## Task requirements
Transcribe the data that follows without changing a word, and omit the pictures.
(Source material begins)
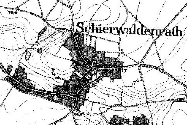 Neuaufnahme 1891-1912
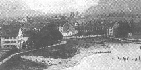 Walenstadtner Hafen vor 1905 - Im etwas kleinern Bild "Walenstadt_Hafen_vor_1905.jpg" sieht man noch die Pfosten des alten Dampfschiffsteges aus dem Wasser ragen! Dort landete noch der Delphin (der ja später unterging) und auch das Dampfschiff "Minerva", von dem auch ein Farbbild existiert. 47°7′41″N 9°18′6.2″E / 47.12806°N 9.301722°E
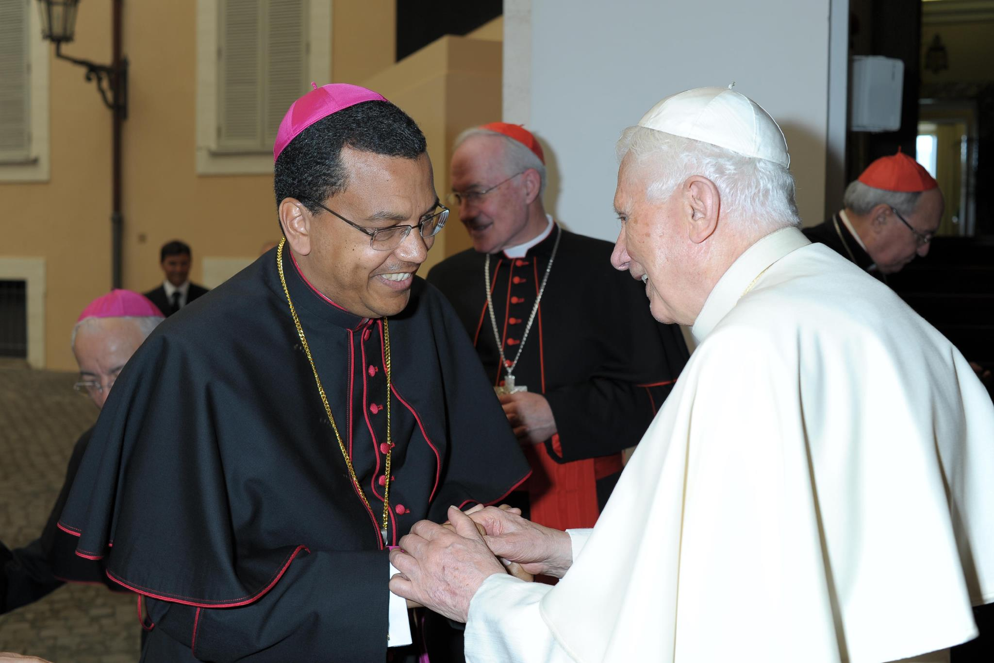 O bispo auxiliar da Arquidiocese de Salvador D. Gilson Andrade da Silva
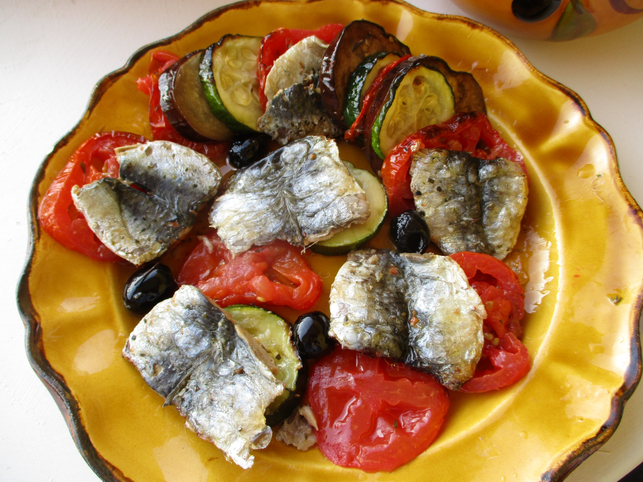 Tian aux sardines de Marseille
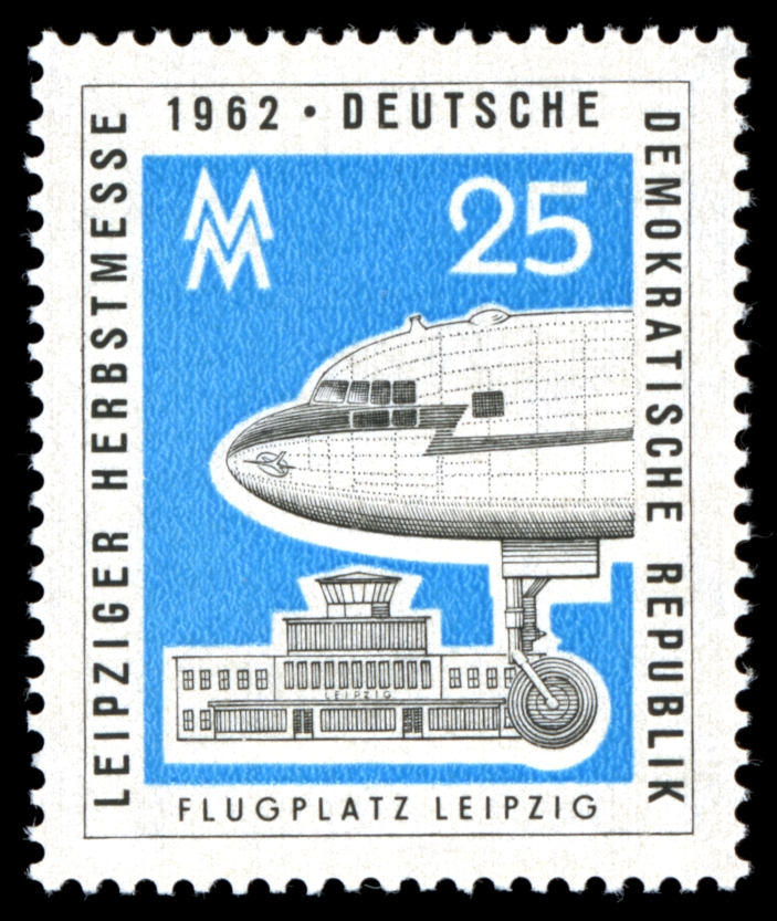 Information: Ausgabepreis: Pfennig First Day of Issue / Erstausgabetag: Auflage: Entwurf: Druckverfahren: Michel-Katalog-Nr: Ländercode-MiNr
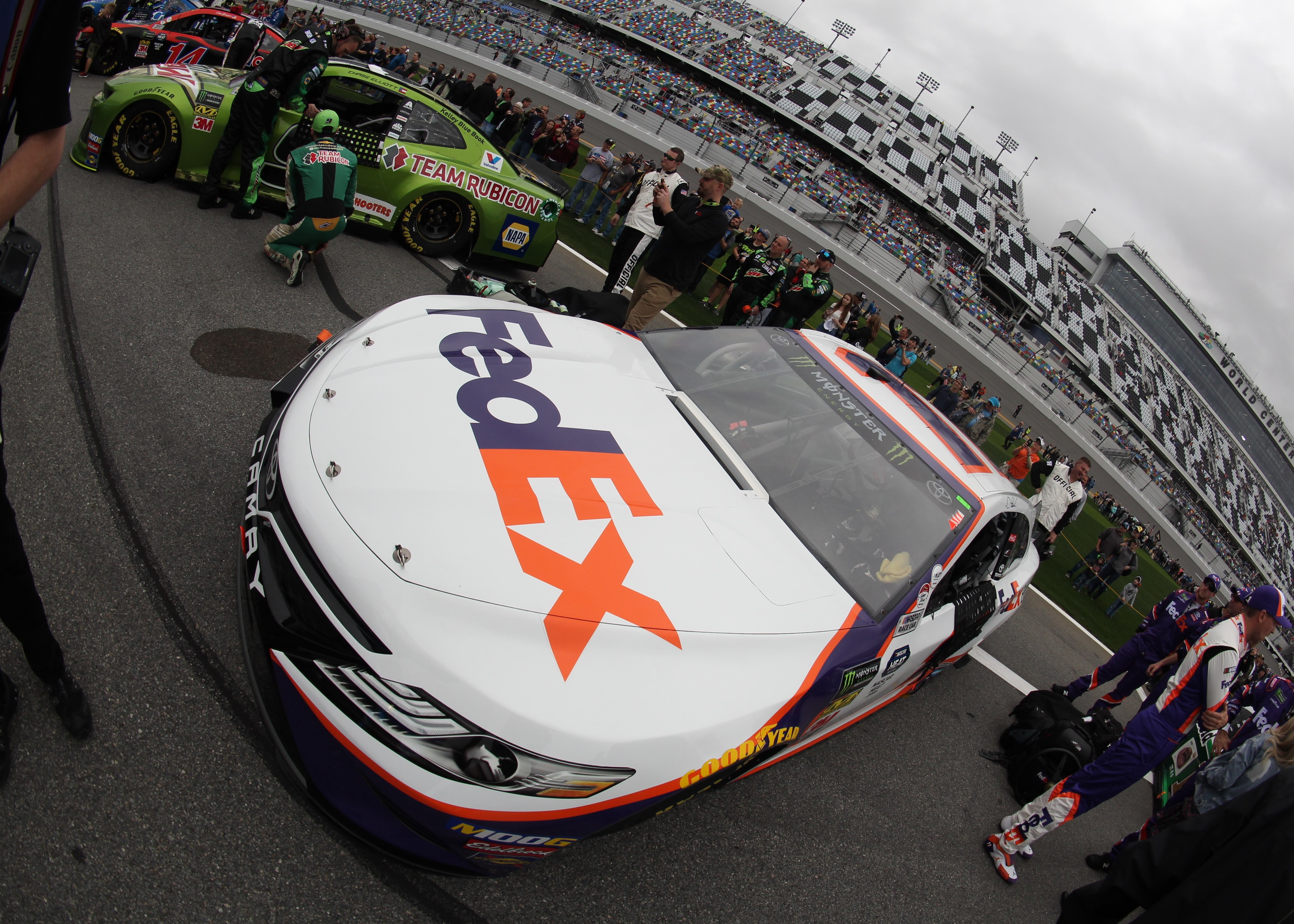 2019 Daytona 500
(Source material ends)
## Output below
 Neuaufnahme 1891-1912
 Walenstadtner Hafen vor 1905 - Im etwas kleinern Bild "Walenstadt_Hafen_vor_1905.jpg" sieht man noch die Pfosten des alten Dampfschiffsteges aus dem Wasser ragen! Dort landete noch der Delphin (der ja später unterging) und auch das Dampfschiff "Minerva", von dem auch ein Farbbild existiert. 47°7′41″N 9°18′6.2″E / 47.12806°N 9.301722°E
 O bispo auxiliar da Arquidiocese de Salvador D. Gilson Andrade da Silva
 Tian aux sardines de Marseille
 Information: Ausgabepreis: Pfennig First Day of Issue / Erstausgabetag: Auflage: Entwurf: Druckverfahren: Michel-Katalog-Nr: Ländercode-MiNr
 2019 Daytona 500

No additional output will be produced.